WHAT TO WORK ON —
Below are records with pictures. Reproduce exactly the lines from the line with "Церковь Вознесения Господня" to the line with "Landtagsprojekt Bayern", inclusive, and leave each picture out.

EXCERPTED DATA —
+===+
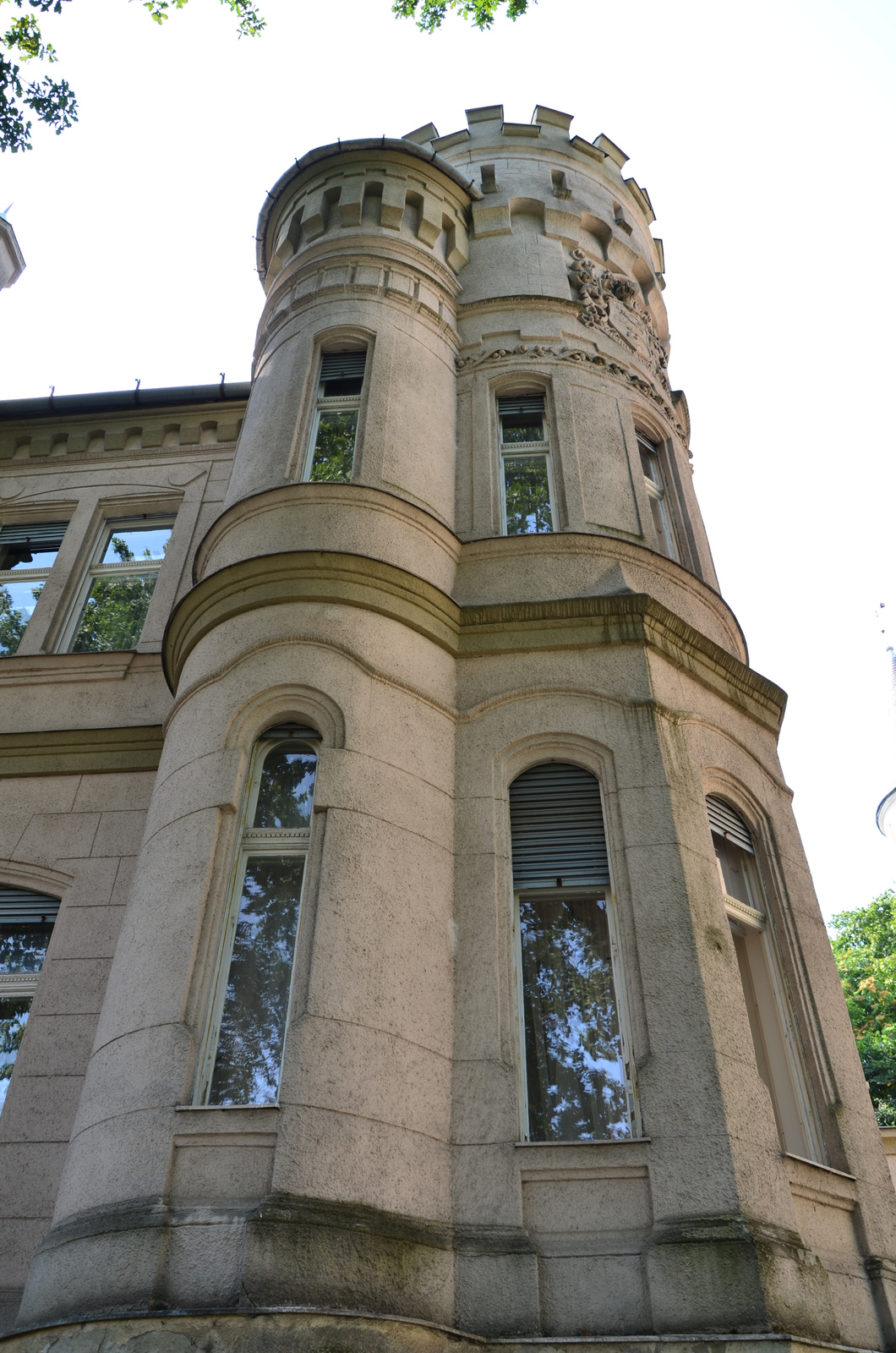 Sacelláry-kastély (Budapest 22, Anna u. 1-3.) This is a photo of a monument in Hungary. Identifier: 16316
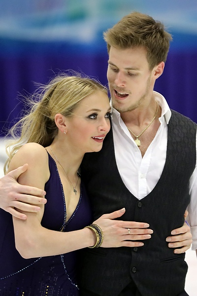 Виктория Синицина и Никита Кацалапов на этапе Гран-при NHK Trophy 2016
+===+
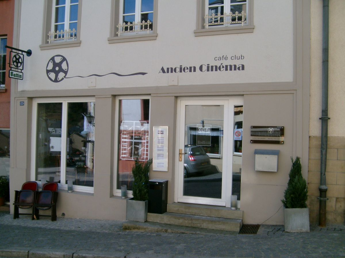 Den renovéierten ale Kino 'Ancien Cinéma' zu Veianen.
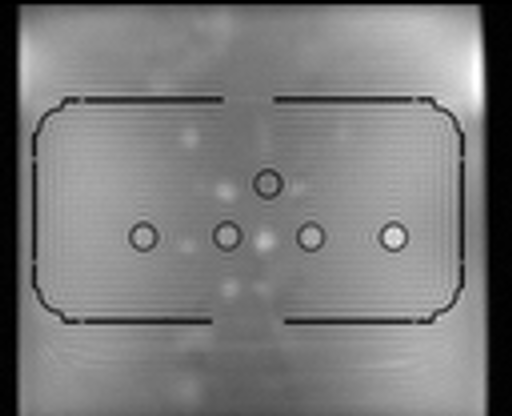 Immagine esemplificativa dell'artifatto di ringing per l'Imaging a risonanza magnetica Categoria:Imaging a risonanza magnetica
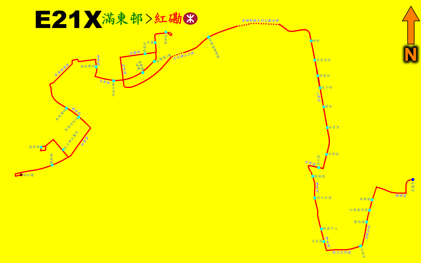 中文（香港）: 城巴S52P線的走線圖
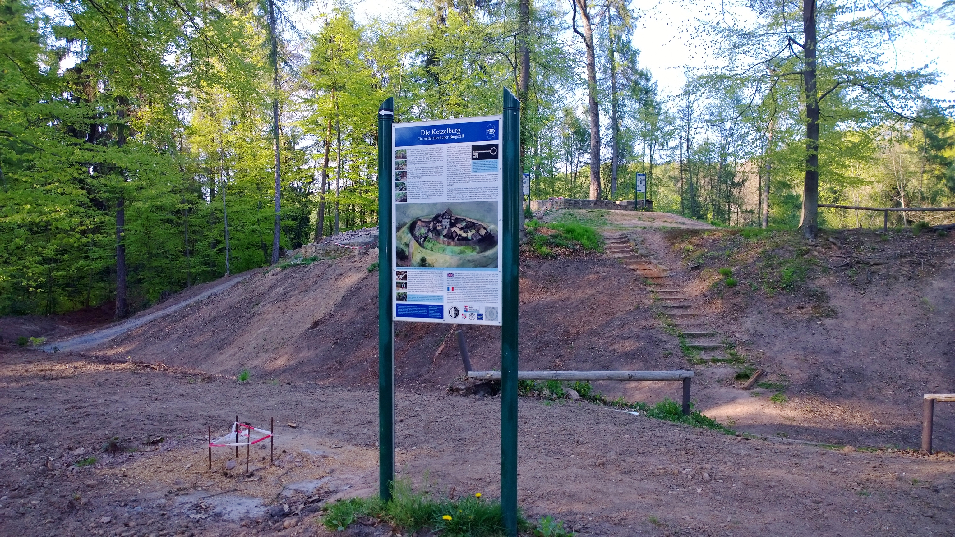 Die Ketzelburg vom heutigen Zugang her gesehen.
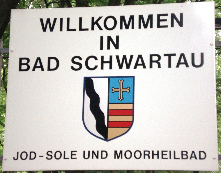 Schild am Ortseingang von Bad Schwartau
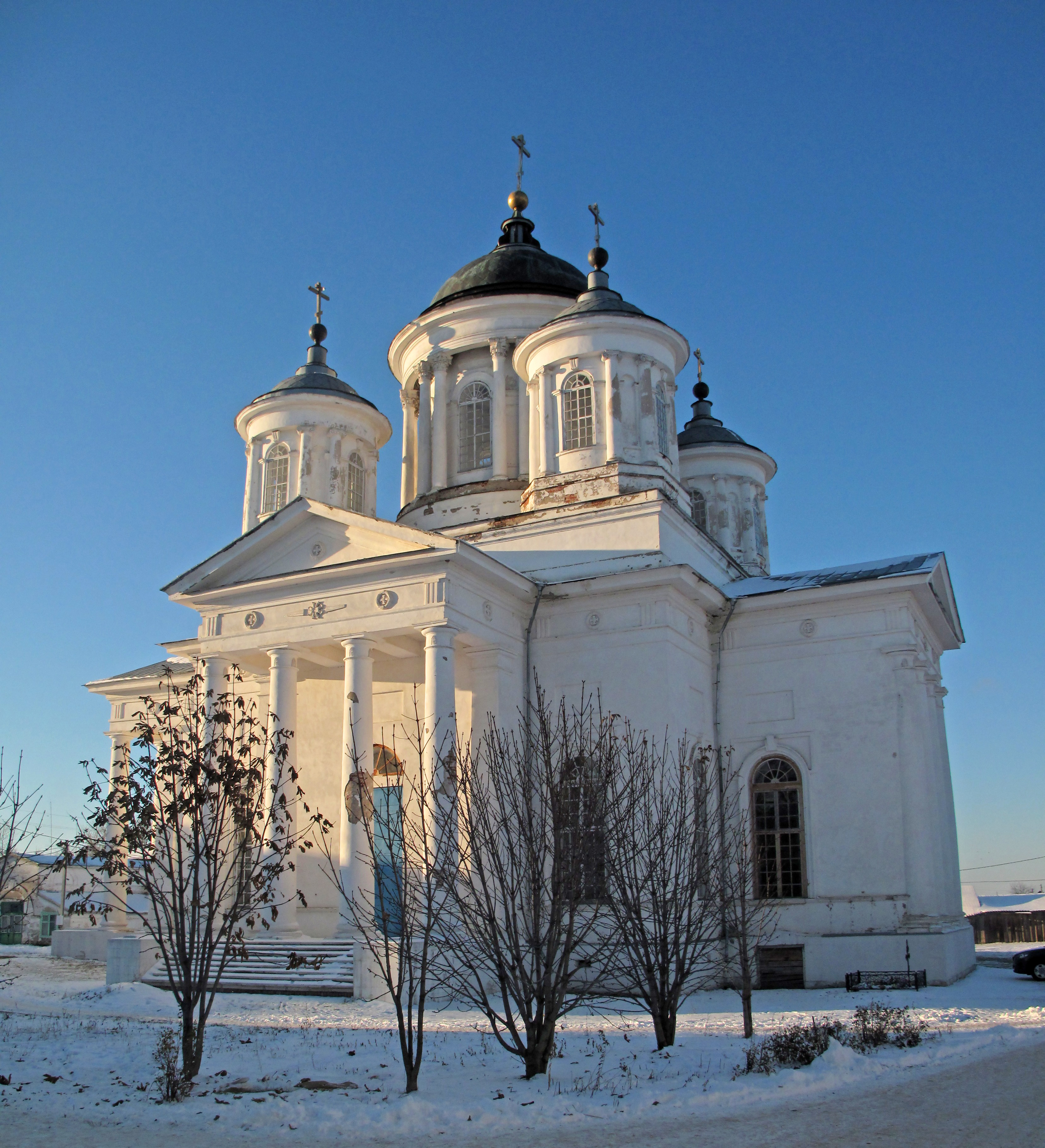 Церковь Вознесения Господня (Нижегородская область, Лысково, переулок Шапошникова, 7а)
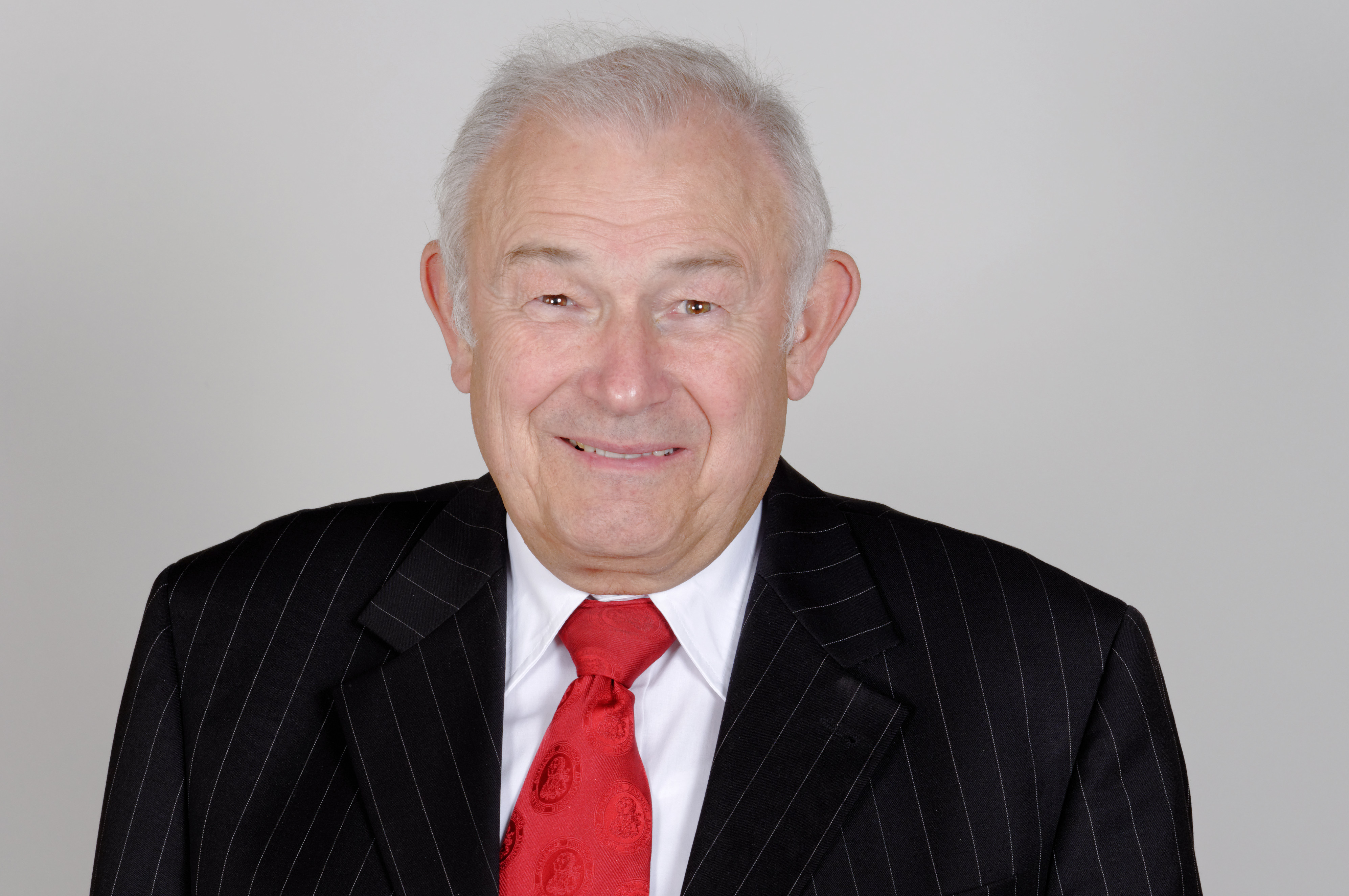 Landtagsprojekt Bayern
+===+
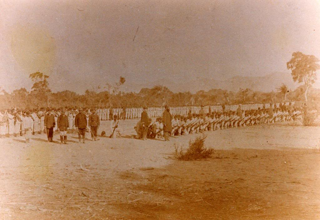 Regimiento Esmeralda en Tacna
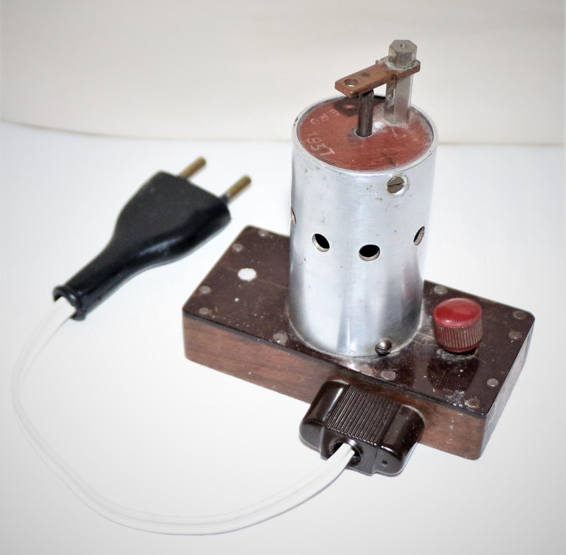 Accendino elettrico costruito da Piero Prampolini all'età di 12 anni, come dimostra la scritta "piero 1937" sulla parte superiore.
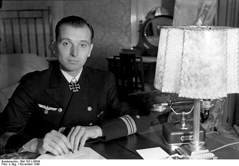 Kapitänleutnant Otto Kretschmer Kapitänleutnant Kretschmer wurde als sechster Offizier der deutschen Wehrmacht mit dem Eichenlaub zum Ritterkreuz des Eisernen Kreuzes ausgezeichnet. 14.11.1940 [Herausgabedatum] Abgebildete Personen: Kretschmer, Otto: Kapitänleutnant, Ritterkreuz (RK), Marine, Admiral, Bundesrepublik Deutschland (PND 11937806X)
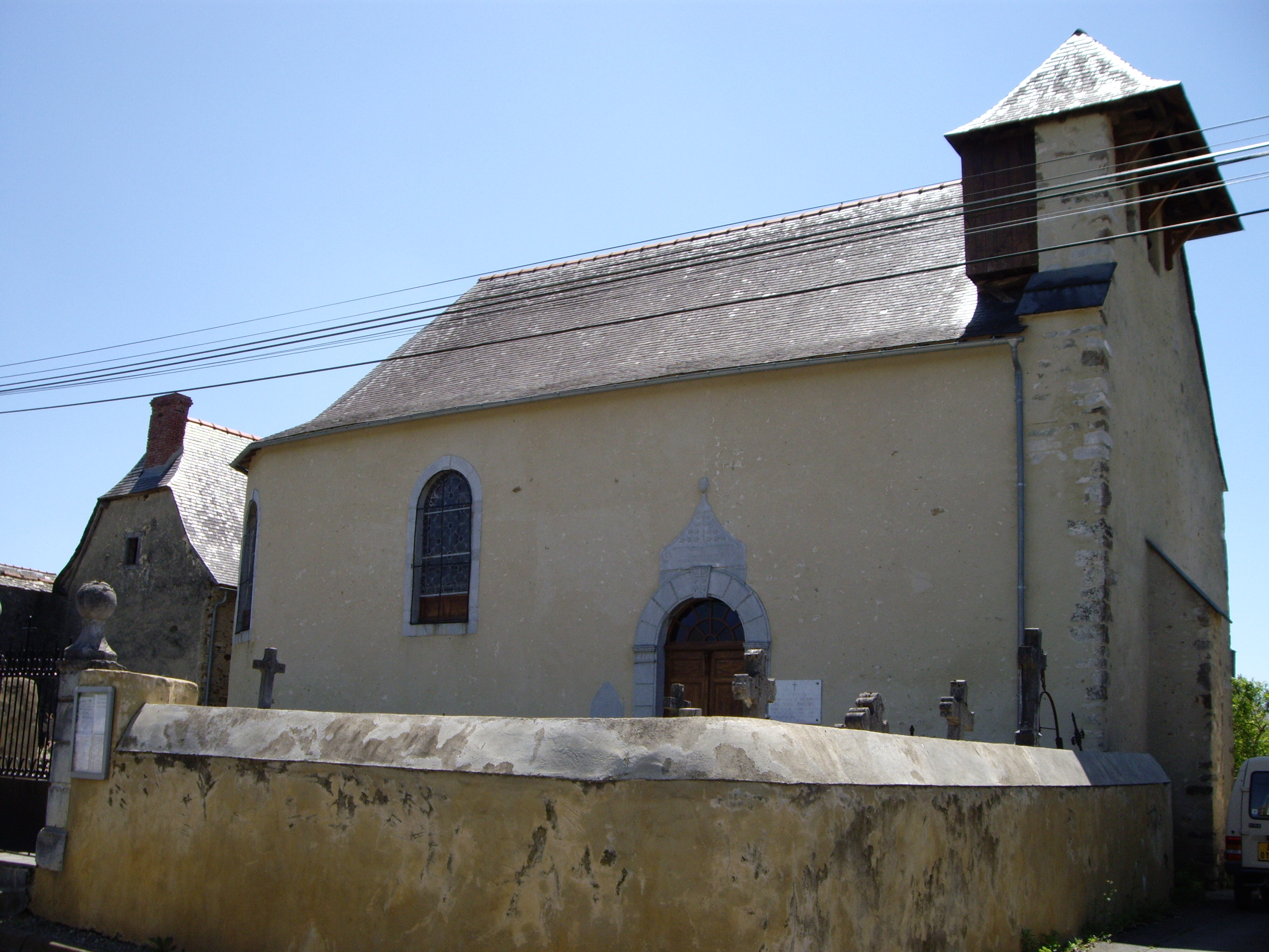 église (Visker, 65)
+===+
RESPONSE —
 Церковь Вознесения Господня (Нижегородская область, Лысково, переулок Шапошникова, 7а)
 Landtagsprojekt Bayern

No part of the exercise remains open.